Reza de verdade quem de verdade não fala primeiro ao Senhor, mas primeiro se dispõe a escutá-Lo: “Fala, Senhor, que Teu servo escuta” (1Sm 3,10). A primeira súplica de quem deseja rezar de verdade é esta: Senhor, “dá a Teu servo um coração que escuta” (1Rs 3,9).

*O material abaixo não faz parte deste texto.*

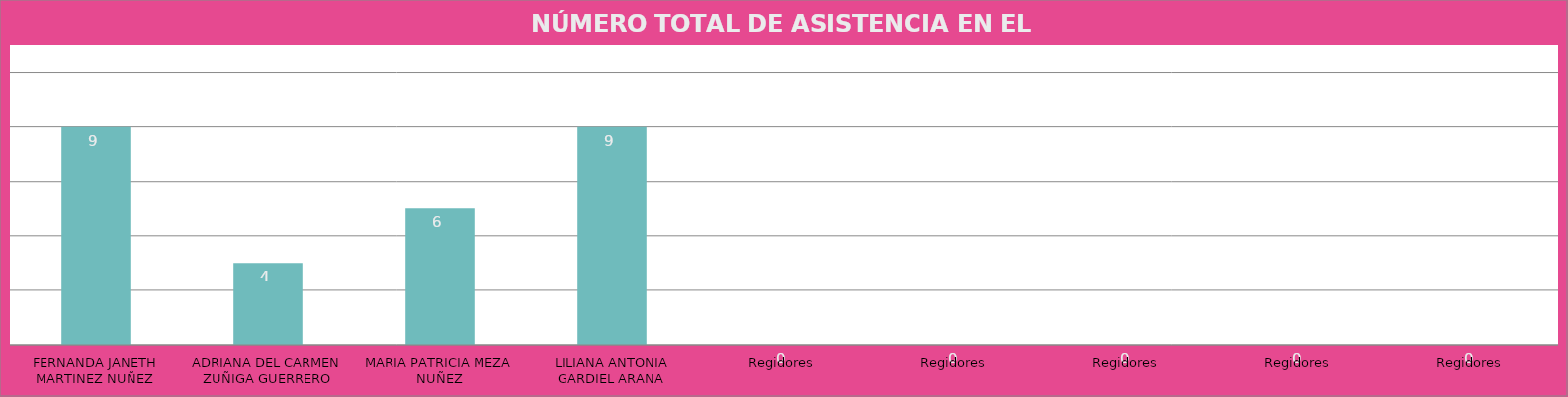
| Category | FERNANDA JANETH MARTINEZ NUÑEZ |
|---|---|
| FERNANDA JANETH MARTINEZ NUÑEZ | 9 |
| ADRIANA DEL CARMEN ZUÑIGA GUERRERO | 4 |
| MARIA PATRICIA MEZA NUÑEZ | 6 |
| LILIANA ANTONIA GARDIEL ARANA | 9 |
| Regidores | 0 |
| Regidores | 0 |
| Regidores | 0 |
| Regidores | 0 |
| Regidores | 0 |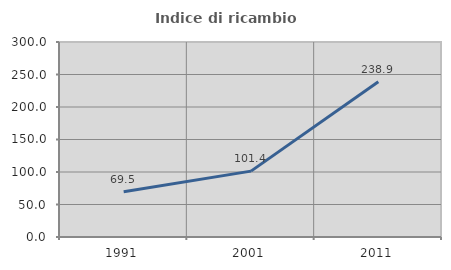
| Category | Indice di ricambio occupazionale  |
|---|---|
| 1991.0 | 69.474 |
| 2001.0 | 101.37 |
| 2011.0 | 238.889 |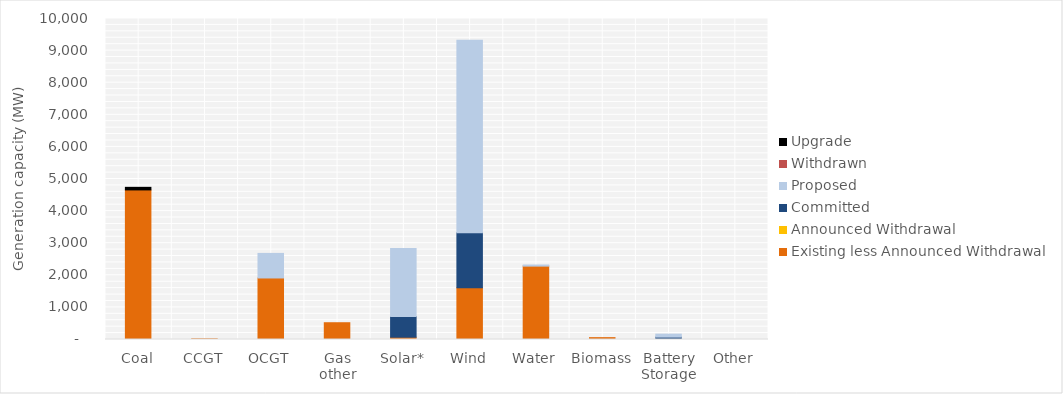
| Category | Existing less Announced Withdrawal | Announced Withdrawal | Committed | Proposed | Withdrawn | Upgrade |
|---|---|---|---|---|---|---|
| Coal | 4660 | 0 | 0 | 0 | 0 | 80 |
| CCGT | 21 | 0 | 0 | 0 | 0 | 0 |
| OCGT | 1916.8 | 0 | 0 | 765 | 0 | 0 |
| Gas other | 522.612 | 0 | 0 | 0 | 0 | 0 |
| Solar* | 71.312 | 0 | 646.75 | 2114.5 | 0 | 0 |
| Wind | 1612.9 | 0 | 1711.65 | 6001 | 0 | 0 |
| Water | 2286.237 | 0 | 0 | 34 | 0 | 0 |
| Biomass | 57.604 | 0 | 0 | 0 | 0 | 0 |
| Battery Storage | 0 | 0 | 75 | 92 | 0 | 0 |
| Other | 0 | 0 | 0 | 0 | 0 | 0 |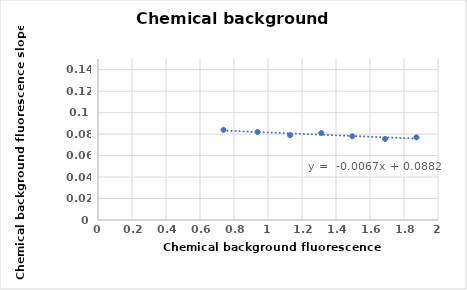
| Category | Series 0 |
|---|---|
| 0.7384 | 0.084 |
| 0.939 | 0.082 |
| 1.1299 | 0.079 |
| 1.3135 | 0.081 |
| 1.4959 | 0.078 |
| 1.6887 | 0.076 |
| 1.873 | 0.077 |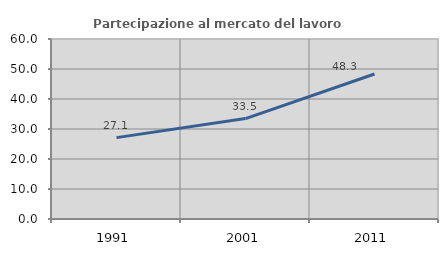
| Category | Partecipazione al mercato del lavoro  femminile |
|---|---|
| 1991.0 | 27.126 |
| 2001.0 | 33.482 |
| 2011.0 | 48.347 |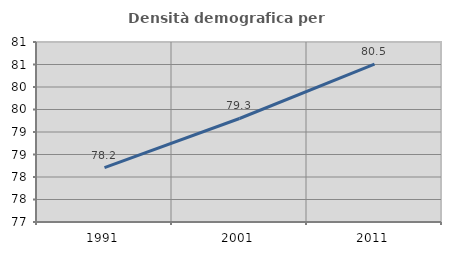
| Category | Densità demografica |
|---|---|
| 1991.0 | 78.21 |
| 2001.0 | 79.3 |
| 2011.0 | 80.507 |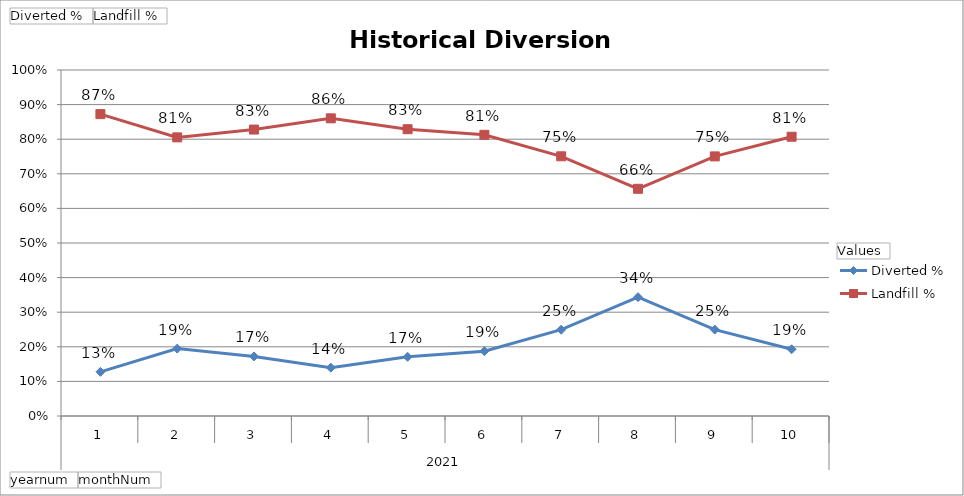
| Category | Diverted % | Landfill % |
|---|---|---|
| 0 | 0.128 | 0.872 |
| 1 | 0.195 | 0.805 |
| 2 | 0.172 | 0.828 |
| 3 | 0.14 | 0.86 |
| 4 | 0.171 | 0.829 |
| 5 | 0.187 | 0.813 |
| 6 | 0.249 | 0.751 |
| 7 | 0.343 | 0.657 |
| 8 | 0.25 | 0.75 |
| 9 | 0.193 | 0.807 |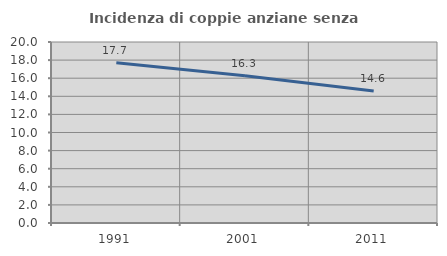
| Category | Incidenza di coppie anziane senza figli  |
|---|---|
| 1991.0 | 17.711 |
| 2001.0 | 16.279 |
| 2011.0 | 14.583 |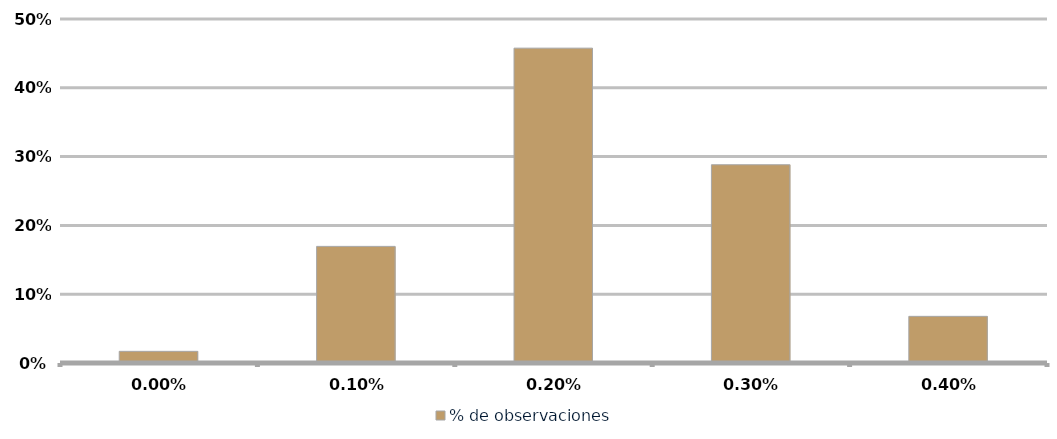
| Category | % de observaciones  |
|---|---|
| 0.0 | 0.017 |
| 0.001 | 0.169 |
| 0.002 | 0.458 |
| 0.003 | 0.288 |
| 0.004 | 0.068 |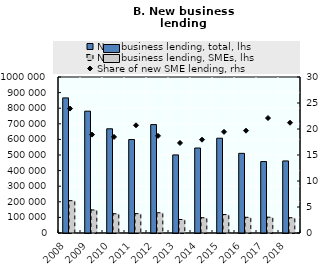
| Category | New business lending, total, lhs | New business lending, SMEs, lhs |
|---|---|---|
| 2008.0 | 866109 | 207237 |
| 2009.0 | 780874 | 147740 |
| 2010.0 | 667977 | 123398 |
| 2011.0 | 599089 | 124117 |
| 2012.0 | 694944 | 129830 |
| 2013.0 | 500502 | 86660 |
| 2014.0 | 544725 | 97764 |
| 2015.0 | 607585 | 118217 |
| 2016.0 | 510582 | 100464 |
| 2017.0 | 457935 | 101243 |
| 2018.0 | 461843.1 | 97925.1 |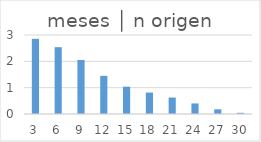
| Category | meses │ n origen |
|---|---|
| 3.0 | 2.855 |
| 6.0 | 2.537 |
| 9.0 | 2.052 |
| 12.0 | 1.45 |
| 15.0 | 1.037 |
| 18.0 | 0.814 |
| 21.0 | 0.625 |
| 24.0 | 0.401 |
| 27.0 | 0.178 |
| 30.0 | 0.045 |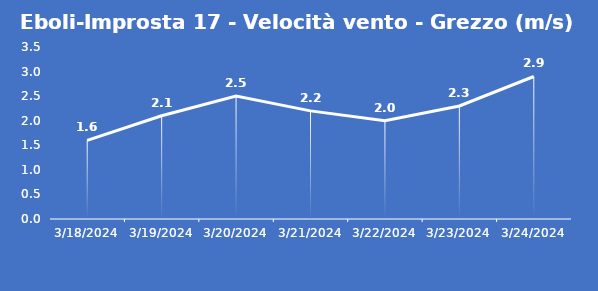
| Category | Eboli-Improsta 17 - Velocità vento - Grezzo (m/s) |
|---|---|
| 3/18/24 | 1.6 |
| 3/19/24 | 2.1 |
| 3/20/24 | 2.5 |
| 3/21/24 | 2.2 |
| 3/22/24 | 2 |
| 3/23/24 | 2.3 |
| 3/24/24 | 2.9 |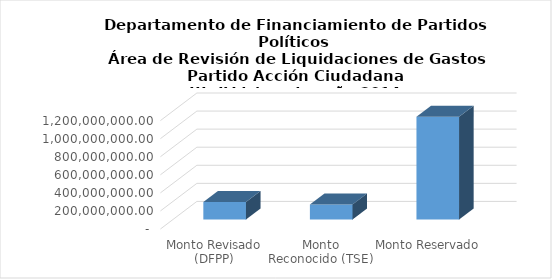
| Category | Series 0 |
|---|---|
| Monto Revisado (DFPP) | 193007007.2 |
| Monto Reconocido (TSE) | 167065795.85 |
| Monto Reservado  | 1136978424.83 |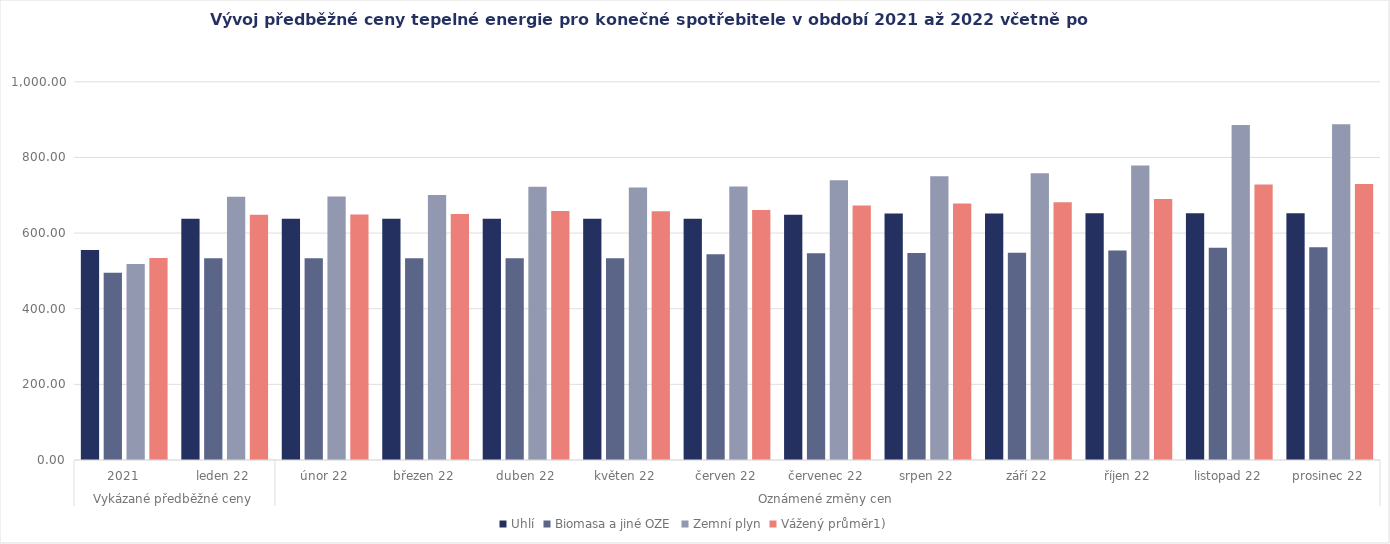
| Category | Uhlí | Biomasa a jiné OZE | Zemní plyn | Vážený průměr1) |
|---|---|---|---|---|
| 0 | 555.538 | 495.363 | 518.187 | 534.275 |
| 1 | 638.007 | 533.733 | 696.096 | 648.715 |
| 2 | 638.128 | 533.733 | 696.981 | 649.097 |
| 3 | 638.128 | 533.733 | 700.547 | 650.394 |
| 4 | 638.13 | 533.736 | 722.827 | 658.473 |
| 5 | 638.137 | 533.736 | 720.423 | 657.612 |
| 6 | 638.137 | 543.774 | 723.103 | 661.213 |
| 7 | 648.388 | 546.561 | 739.749 | 672.861 |
| 8 | 651.724 | 547.23 | 750.485 | 678.543 |
| 9 | 651.724 | 548.037 | 758.488 | 681.776 |
| 10 | 652.165 | 554.083 | 779.008 | 689.89 |
| 11 | 652.165 | 560.909 | 886.073 | 728.783 |
| 12 | 652.763 | 562.288 | 887.573 | 729.746 |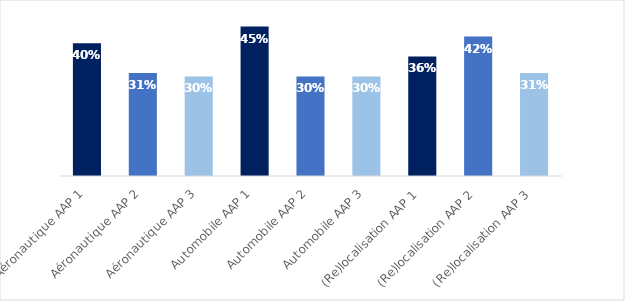
| Category | Taux de sélectivité |
|---|---|
| Aéronautique AAP 1 | 0.4 |
| Aéronautique AAP 2 | 0.31 |
| Aéronautique AAP 3 | 0.3 |
| Automobile AAP 1 | 0.45 |
| Automobile AAP 2 | 0.3 |
| Automobile AAP 3 | 0.3 |
| (Re)localisation AAP 1 | 0.36 |
| (Re)localisation AAP 2 | 0.42 |
| (Re)localisation AAP 3 | 0.31 |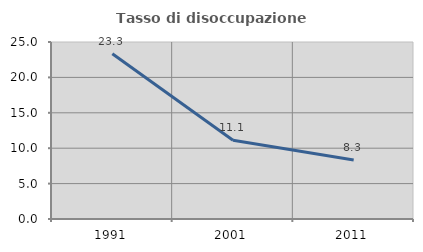
| Category | Tasso di disoccupazione giovanile  |
|---|---|
| 1991.0 | 23.333 |
| 2001.0 | 11.111 |
| 2011.0 | 8.333 |

2. Mas, onde se pode escutar o Senhor falar? Olhe bem! Pode ser que pensando escutá-Lo, só escutemos a nós mesmos, aos nossos caprichos, ao nosso próprio coração. Como escutá-Lo de verdade? Primeira e fundamentalmente, na Sagrada Escritura, lida-escutada num espírito de oração, de disponibilidade, de gratuidade. Nunca deveríamos ler-escutar a Palavra de Deus simplesmente para encontrar respostas práticas e imediatas. Ela deve ser frequentada gratuitamente, sem outra pretensão que não aquela de um coração que deseja ouvir o seu Amado, Aquele que o enche de vida, paz e serena alegria: “Os preceitos do Senhor são retos, alegram o coração; o mandamento do Senhor é claro, ilumina os olhos. Suas palavras são mais doces que o mel escorrendo dos favos" (Sl 18/19,9-10.11b). Ler-ouvir a Escritura é ouvir o Coração de Deus; por isso ela deve ser lida com um espírito de fé e amor, um espírito de total confiança e disponibilidade em relação ao Senhor. A primeiríssima atitude de quem reza não é falar - e muito menos tagarelar diante de Deus: é escutar! Leia Mt 6,7-8 e Lc 10,38-42.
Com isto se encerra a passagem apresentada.